The elevator jerked to a halt. My heart lept, please no. The lights flickered back on and then complete darkness. Mild waves of panic swept over me as I fumbled around the panels looking for an emergency phone. Finding familiar shapes, minus the sense of sight was a strange feeling. I lifted the reciever only to be dissapointed by a dead phone. I slithered along the wall, dropping to the floor, huddled in the corner. At a loss of where to begin, and attempting to find a place of Zen. Being out of control is totally against my nature. But I looked it in the same light as climbing. The challenge to control the mind when out of the comfort zone. Ah, the ever detested little mechanical gadget that keeps me accessible to the world, and them to me, was in my pocket, my cell phone. I dialed David, one of my fellow course mates at the Banff Centre, and told him with a wabbly calm that I was stuck in the elevator in the power outage. His sympathy, derived from years of exeprience with a claustrophobic wife, was instant. No, I'm not claustrophobic, I think I'll be ok. Call me back if you don't get out in a little bit.
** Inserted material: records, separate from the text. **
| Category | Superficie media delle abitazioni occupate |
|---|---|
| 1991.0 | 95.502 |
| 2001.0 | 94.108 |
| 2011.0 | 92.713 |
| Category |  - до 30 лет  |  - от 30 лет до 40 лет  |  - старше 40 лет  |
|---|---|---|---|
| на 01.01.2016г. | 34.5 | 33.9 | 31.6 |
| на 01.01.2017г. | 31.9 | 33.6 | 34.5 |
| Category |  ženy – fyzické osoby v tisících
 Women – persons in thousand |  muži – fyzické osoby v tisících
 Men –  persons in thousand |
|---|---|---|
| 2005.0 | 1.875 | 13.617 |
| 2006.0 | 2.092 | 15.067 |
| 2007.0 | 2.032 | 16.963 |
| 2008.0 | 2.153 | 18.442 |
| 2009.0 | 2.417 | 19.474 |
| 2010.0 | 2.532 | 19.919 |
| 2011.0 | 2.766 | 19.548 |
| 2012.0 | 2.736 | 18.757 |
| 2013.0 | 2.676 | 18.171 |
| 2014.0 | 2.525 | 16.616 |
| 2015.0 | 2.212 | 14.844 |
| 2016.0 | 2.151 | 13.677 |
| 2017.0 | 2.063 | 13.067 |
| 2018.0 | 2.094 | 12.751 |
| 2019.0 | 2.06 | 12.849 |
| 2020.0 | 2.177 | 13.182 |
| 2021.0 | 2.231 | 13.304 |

I sat in the dark, relishing the contact that I had through my cell phone. I started texting Max, my boyfriend, seeking a little more reassurance. I saw it as a little mountain of Zen to try to keep my calm. Just then I realized a few things. We spend almost NO time absent of stimulation, in the dark, or just with our thoughts. Hmm I need to start meditating was my frist thought. This space is really uncomfortable, being helpless, out of control, and completely in solitude in the dark. I thought I saw a sliver of light which was a relief because those urban legends, like air tight elevators, began to seep into my head. The light turned out just to be my cell phone. Images of James Bond breaking through the roof pannel to save me from suffocated made me smile a little. I laid my cell phone open in the middle of the floor to cast a little light in the room. What if I have to go to the bathroom, and I am in here for hours? Then they open it and I have soiled myself. Deja Vu from being 8 years old locked in the bathroom at the library or in the closet at my house attempted to consume me. The irrational imagination is an amazing thing. Rational fear, I have found from experience, is a much calmer state. When I was avalanched in a serac fall, or when I fell 60 feet hitting the ground without a rope ice climbing. Those things were calm and rational. This thought process was far from that.
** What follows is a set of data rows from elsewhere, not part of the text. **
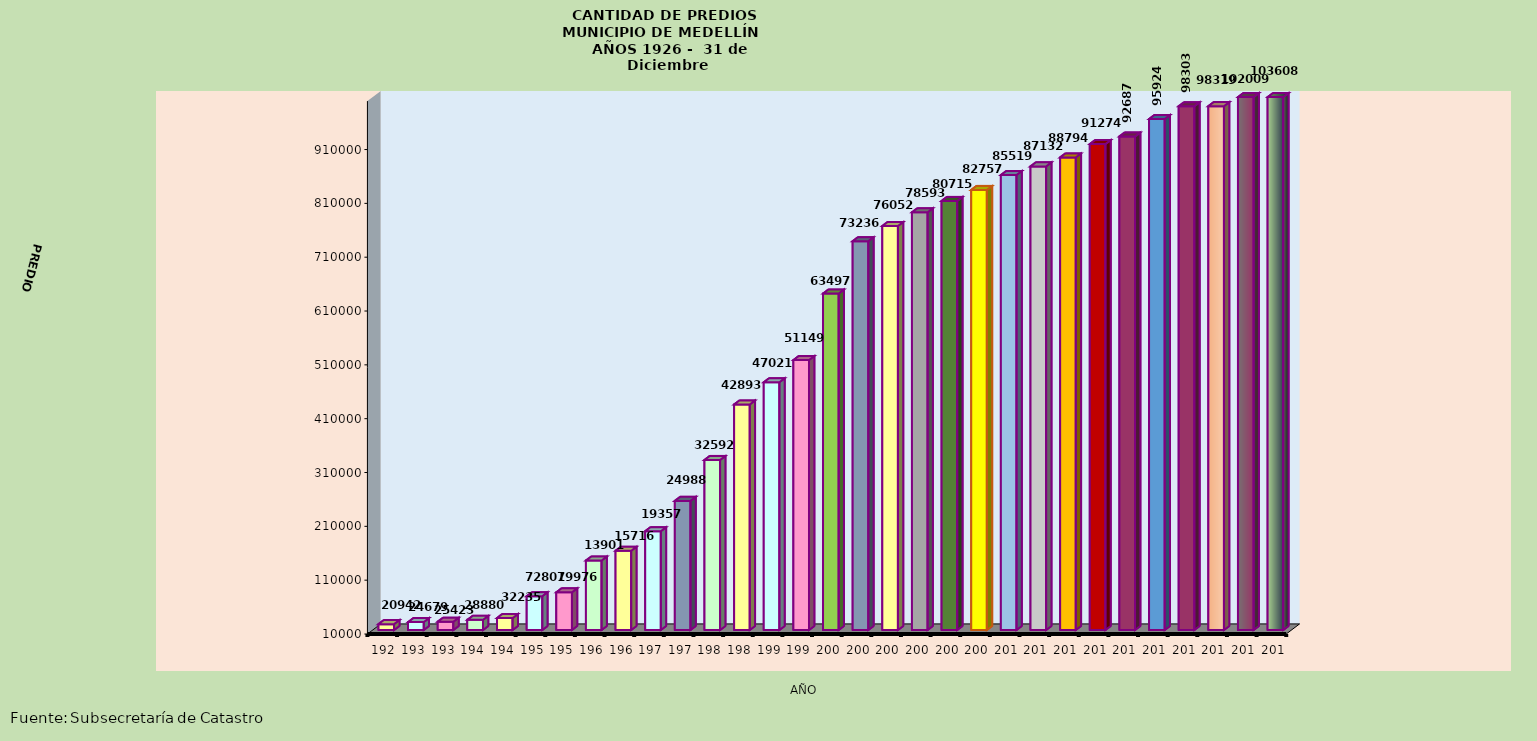
| Category | PREDIOS |
|---|---|
| 1926.0 | 20942 |
| 1930.0 | 24679 |
| 1935.0 | 25423 |
| 1940.0 | 28880 |
| 1945.0 | 32235 |
| 1950.0 | 72801 |
| 1955.0 | 79976 |
| 1960.0 | 139017 |
| 1965.0 | 157169 |
| 1970.0 | 193572 |
| 1975.0 | 249883 |
| 1980.0 | 325926 |
| 1985.0 | 428934 |
| 1990.0 | 470214 |
| 1995.0 | 511493 |
| 2000.0 | 634977 |
| 2005.0 | 732364 |
| 2006.0 | 760528 |
| 2007.0 | 785934 |
| 2008.0 | 807158 |
| 2009.0 | 827573 |
| 2010.0 | 855198 |
| 2011.0 | 871328 |
| 2012.0 | 887940 |
| 2013.0 | 912745 |
| 2014.0 | 926876 |
| 2015.0 | 959244 |
| 2016.0 | 983030 |
| 2017.0 | 983195 |
| 2018.0 | 1020091 |
| 2019.0 | 1036083 |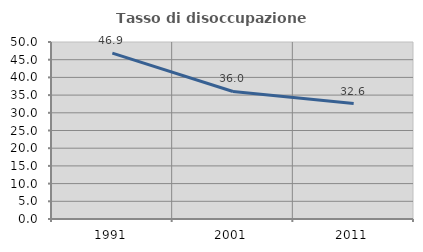
| Category | Tasso di disoccupazione giovanile  |
|---|---|
| 1991.0 | 46.851 |
| 2001.0 | 36.028 |
| 2011.0 | 32.624 |

Maybe I better call someone I thought. So I called the switchboard, which was of course totally jammed with questions and complaints about the power outage. After 10 minutes on hold and rediculous surcharges from my out of country cell phone I thought, maybe i'll try the emergency phone again.
I called the emergency center who immediately dispached a handful of security crew and maintenance workers to save the day. Upon arrival the man yelled to me
"Are you ok?"
"Yes, I'm fine."
"Ok, don't panic."
Hmm I thought, now I surely won't panic, thanks for the support.
The task at hand seemed as intense as neuroscience and quantum physics making me laugh. But also realizing that I was comforted by the fact that there were others around, and that they knew I was here.
The power switched back on soon after a screw driver pried it's way between the door and the wall attempting to open the door manually. I floated up to the 6th floor and got out, deciding to walk back down to the lobby.
It is funny how these little moments teach us about ourselves, our fears and our weaknesses.